Every entry below needs to be printed again exactly, with its pictures left out.

Source records Block Start

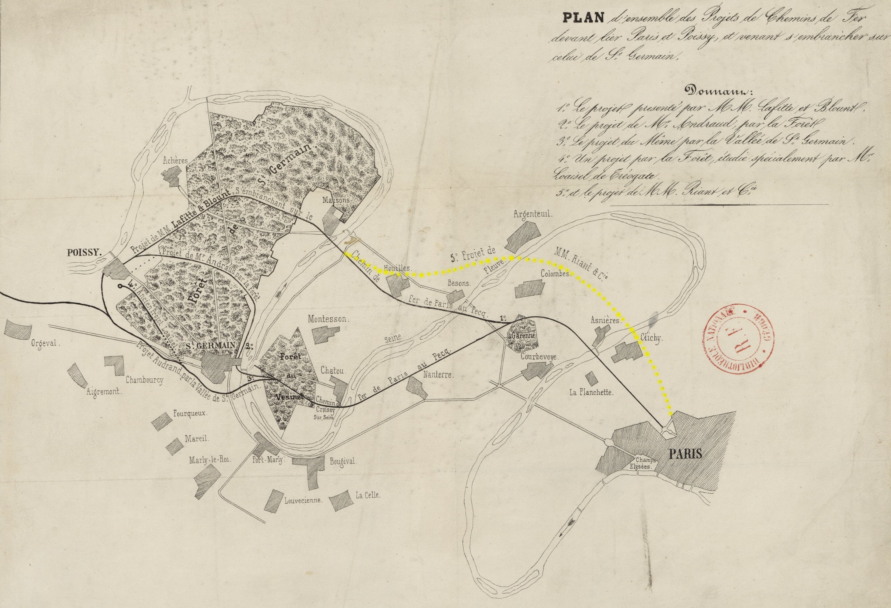 Plan d'ensemble des projets de chemin de fer devant lier Paris et Poissy et venant s'embrancher sur celui de St-Germain
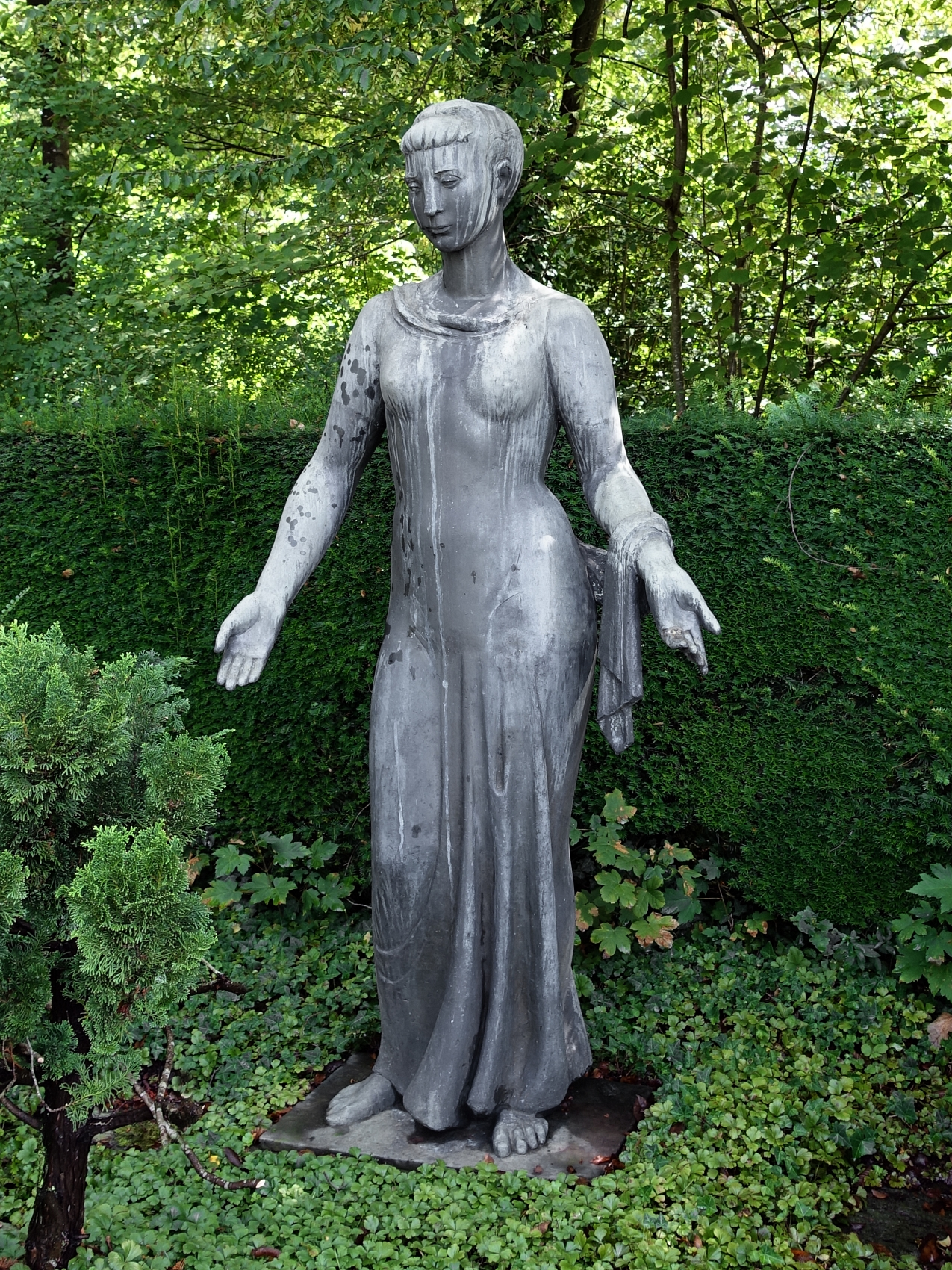 Skulptur von Adolf Glatt (1899–1984) für Mina Junker-Zimmer (1903-1949) auf dem Friedhof am Hörnli, Basel.
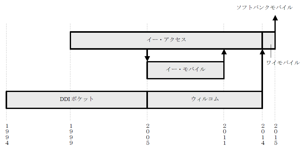 イー・アクセス, ワイモバイル, イー・モバイル, DDIポケット, ウィルコム が KADOKAWA に吸収合併されるまでの統廃合を時系列順に整理した図
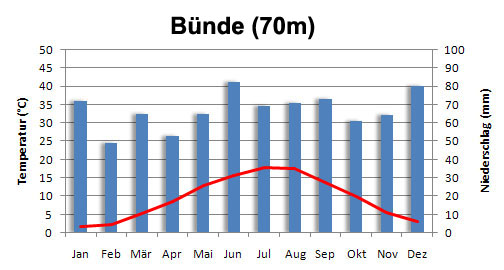 Klimadiagramm fÃ¼r Bünde, eigentlich Herford
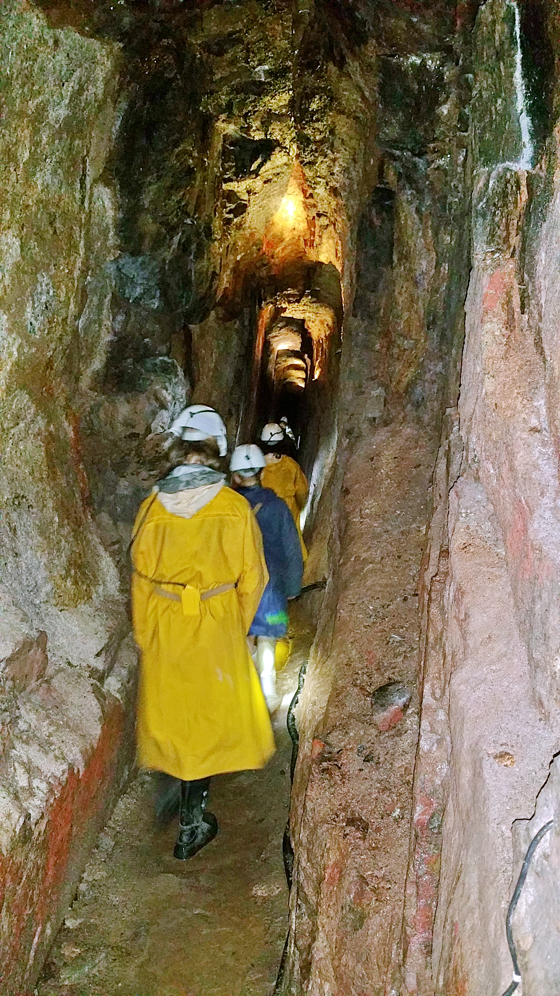 Cínový důl Mauritius, Hřebečná.
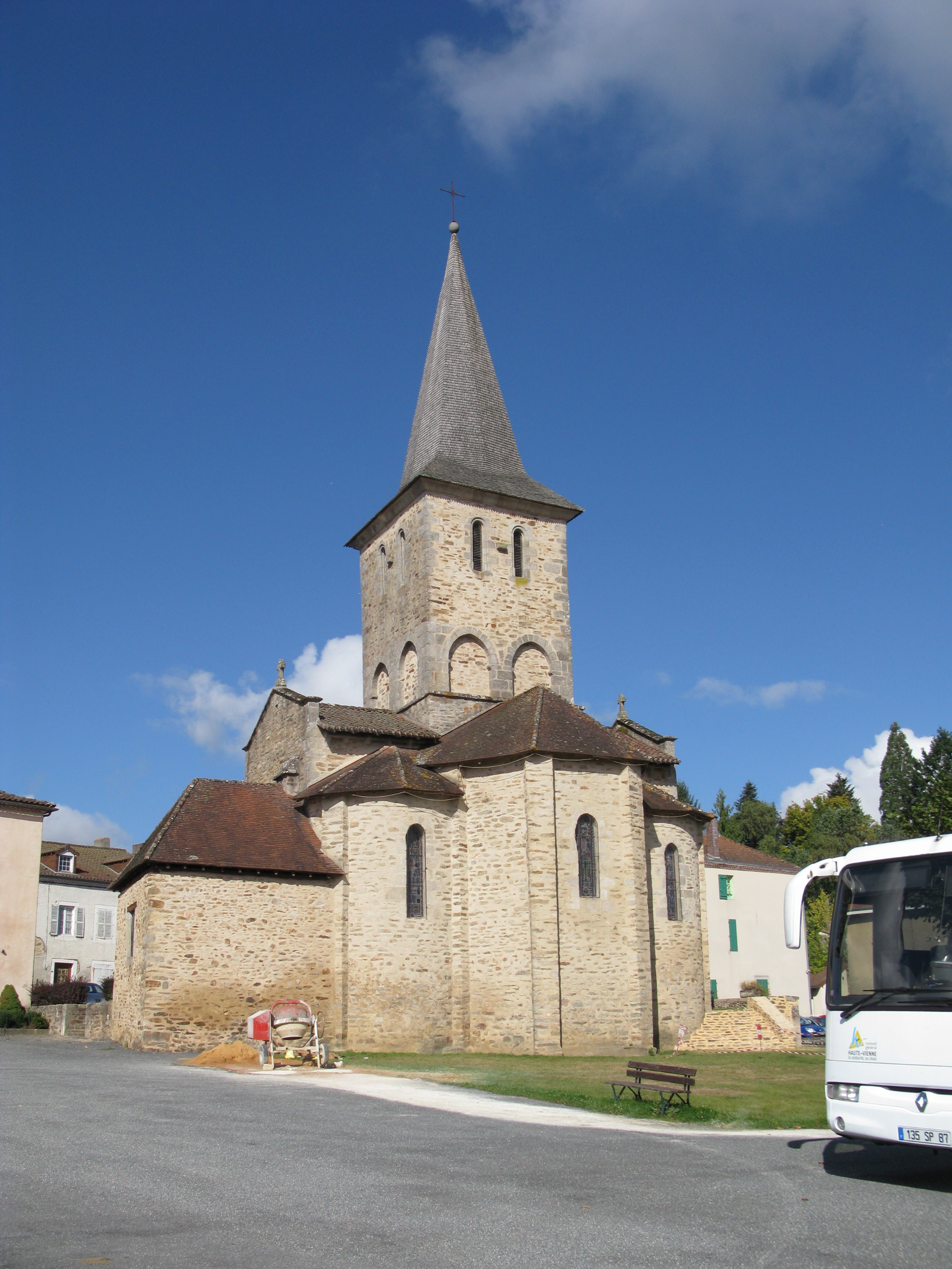 Église de Dournazac
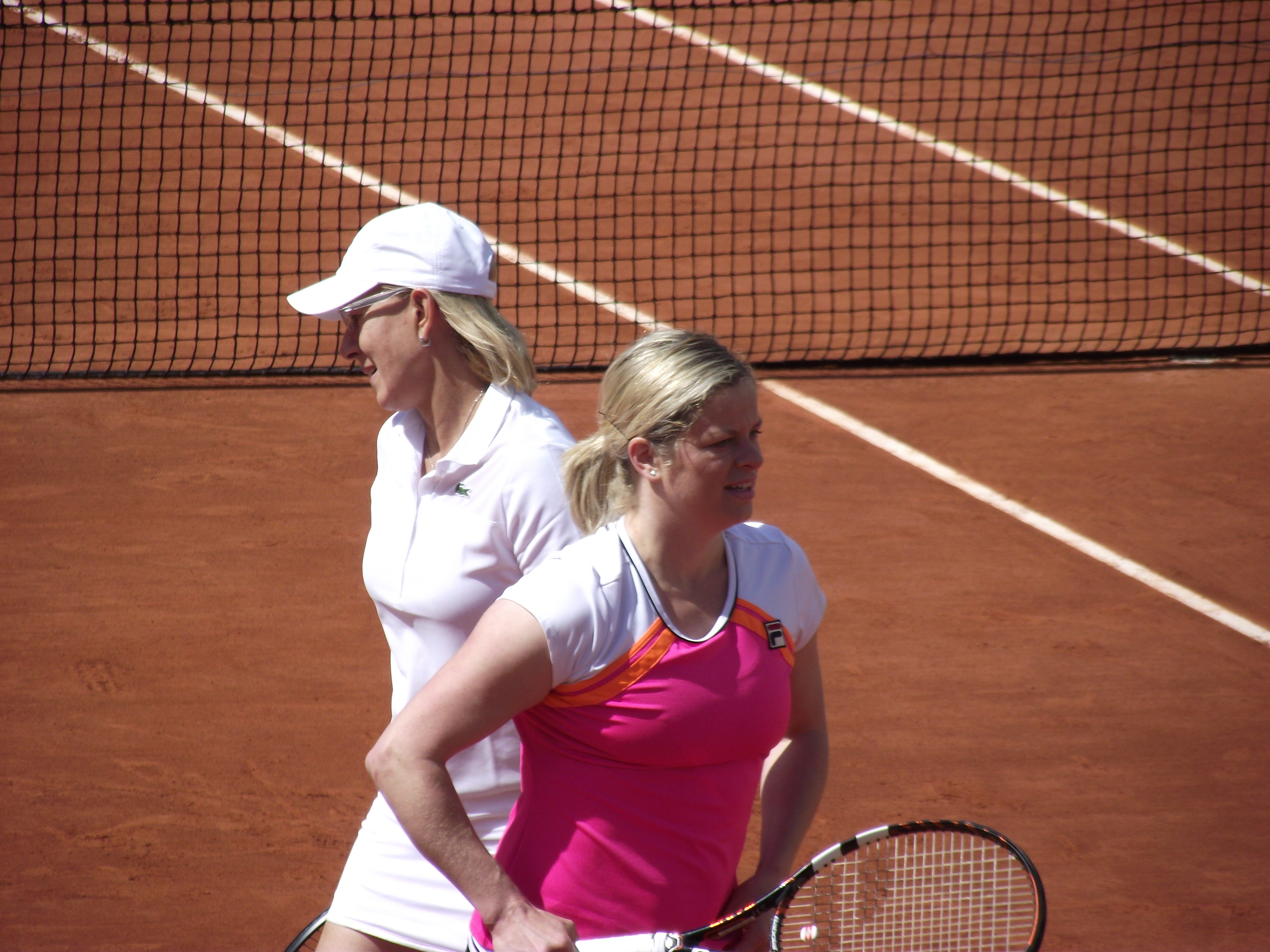 Belgian Kim Clijsters & American Martina Navratilova partnering at 2014 French Open Legends event. 2014 Roland Garros, Paris, France.
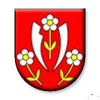 erb
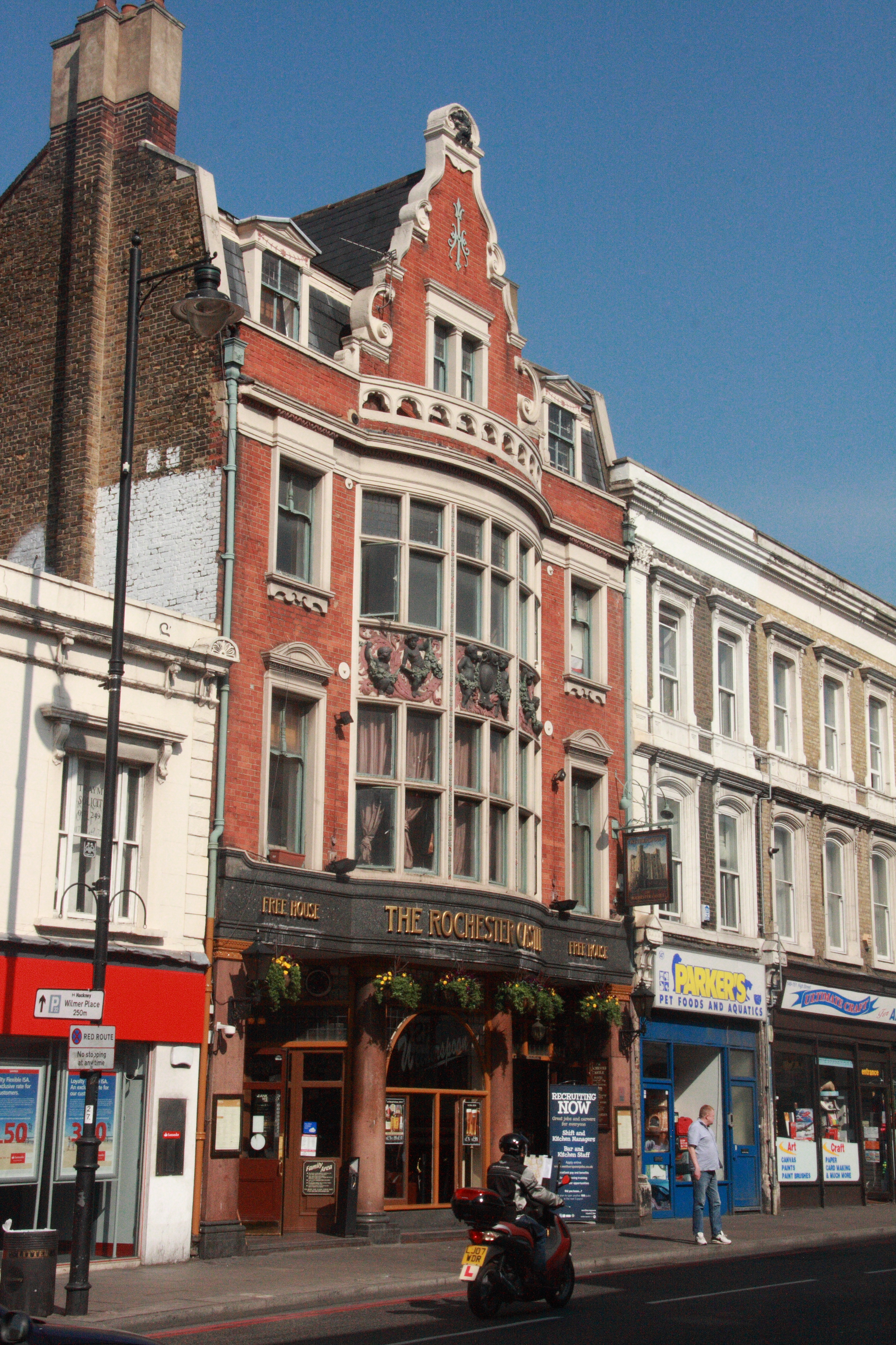 Rochester Castle

Source records Block End

**Exercise solution**
 Plan d'ensemble des projets de chemin de fer devant lier Paris et Poissy et venant s'embrancher sur celui de St-Germain
 Skulptur von Adolf Glatt (1899–1984) für Mina Junker-Zimmer (1903-1949) auf dem Friedhof am Hörnli, Basel.
 イー・アクセス, ワイモバイル, イー・モバイル, DDIポケット, ウィルコム が KADOKAWA に吸収合併されるまでの統廃合を時系列順に整理した図
 Klimadiagramm fÃ¼r Bünde, eigentlich Herford
 Cínový důl Mauritius, Hřebečná.
 Église de Dournazac
 Belgian Kim Clijsters & American Martina Navratilova partnering at 2014 French Open Legends event. 2014 Roland Garros, Paris, France.
 erb
 Rochester Castle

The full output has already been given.